Data Preservation and Migration

TalkBank

Data Preservation

TalkBank has a preservation policy based on backups in CMU Cloud and longterm preservation by the University.
Transcript data is backed up through github.com repositories. The git repositories are stored both in several local machines from which commits are managed and in a master repository on a server in the CMU Cloud facility running Ubuntu Linux. The TalkBankDB facility also stores time-stamped versions of the database.
Media data are on a local machine with four 5TB local disks, along with backup disks for each local disk. Whenever new data are ingested, the sync-all.sh script sends copies of new materials to synchronize with a master copy in the CMU Cloud Plus facility.
Media data can be recovered from either the local backups or the CMU Cloud Plus backups.
In addition to transcript and media data, we include a variety of documentation files inside the transcript databases. These include Excel .xlsx files, Word .docx files, Adobe PDF files, and various image files.
Transcript and documentation data can be recovered from the git repositories.
Risk management is based on trying to minimize the possibility of either complete data loss through disk failure or hacking or partial data loss through system error. The former is addressed through keeping multiple image copies and the latter through running of ChronoSync comparison between image copies and the current archive.
One image copy is kept offsite, one in another University building, and one in another part of Baker Hall. All are under lock and key.
Because the storage media are hard drives, deterioration means disk failure. If one drive fails, we can restore the data from one of the three remaining complete copies or from CMU Campus Cloud. Because these local drives are only accessed during the copying process, they do not have much wear and tear and they never fail. The chances of all four data storage methods failing at once are extremely low, barring catastrophes impacting the entire city of Pittsburgh. In that case, copies of much of the data would still be preserved in Nijmegen and throughout European CLARIN centers. In the event of a fullscale nuclear war, involving several continents, it is possible that all of the data would be lost.

Data Migration and Compatibility

Our basic file format relies on text-only Unicode files. We expect only minor changes in this format over time. However, the CHAT coding system occasionally undergoes changes. To guarantee preservation of the data on this level, we use the Chatter program to make sure that the XML version of the CHAT files can be roundtripped from CHAT to XML and back without changes. Obsolescence of media files is a more difficult problem. For audio, we maintain both MP3 and WAV formats, in hope that the latter could be converted without loss to any new popular formats. However, some corpora come with only MP3 files. For video, we have stored raw video for some corpora, but for others we only have resources to store compressed versions. For those we focus on making sure that everything is in .H264 format.
The transcript files will be usable in their current format as long as computers can read text files and Unicode. We have developed programs that convert when necessary to six other current file formats, but we rely on CHAT format as the current standard in the field.

Responses to Core Trust Seal (CTS) queries

Does the repository have a documented approach to preservation?

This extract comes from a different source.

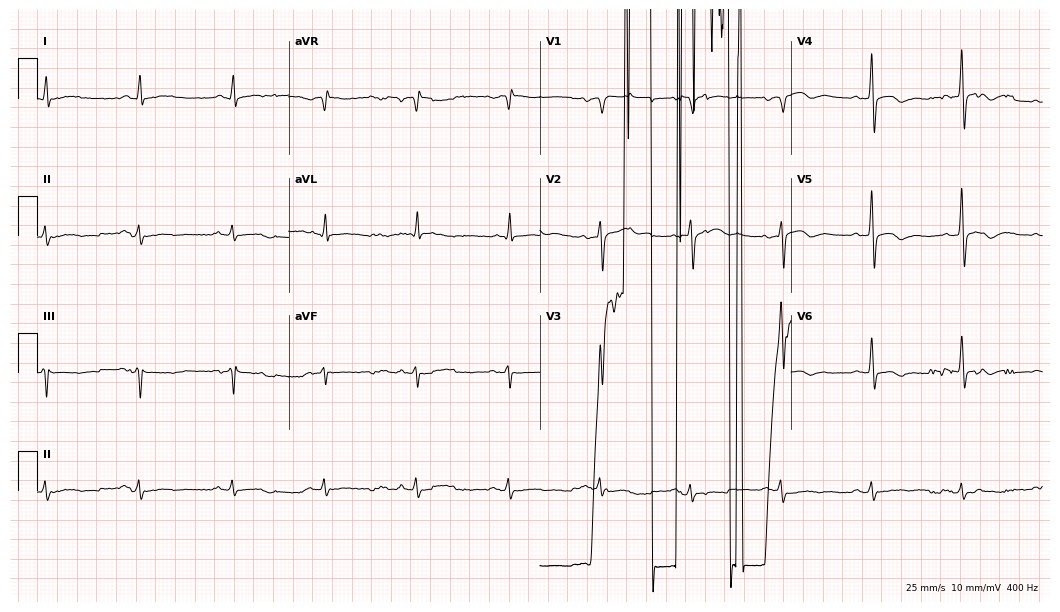
Electrocardiogram, a 69-year-old man. Of the six screened findings (first-degree AV block, right bundle branch block, left bundle branch block, sinus bradycardia, atrial fibrillation, sinus tachycardia), none is recorded.

Response: Yes, it is given on this web page.
Is the level of responsibility for the preservation of each item understood? How is this defined? Response: We assume responsibility for preservation of all items in TalkBank, including transcripts, media, and documentation files.
Are plans related to future migrations or similar measures to address the threat of obsolescence in place? Response: We do not think that .txt or .wav files will become obsolescent. If the MP4 video format becomes obsolescent, we will convert it to a new format. We did that in previous decades for .mov, .avi, and .mpeg video formats.
Does the contract between depositor and repository provide for all actions necessary to meet the responsibilities? Response: We assume responsibility for preservation and migration.
Is the transfer of custody and responsibility handover clear to the depositor and repository? Response: Yes, it is clear. If a depositor wishes to remove data, we can de-accession it.
Does the repository have the rights to copy, transform, and store the items, as well as provide access to them? Response: Yes, this is a fundamental requirement for keeping the TalkBank databases in the best possible condition. Earlier versions of transcripts or the whole database can be retrieved from TalkBankDB.
Are actions relevant to preservation specified in documentation, including custody transfer, submission information standards, and archival information standards? Response: Yes, the standards are documented in the CHAT manual. Contribution procedures are documented at https://talkbank.org/share/contributing.html
Are there measures to ensure these actions are taken? Response: Yes, our curation software requires that all standards be met.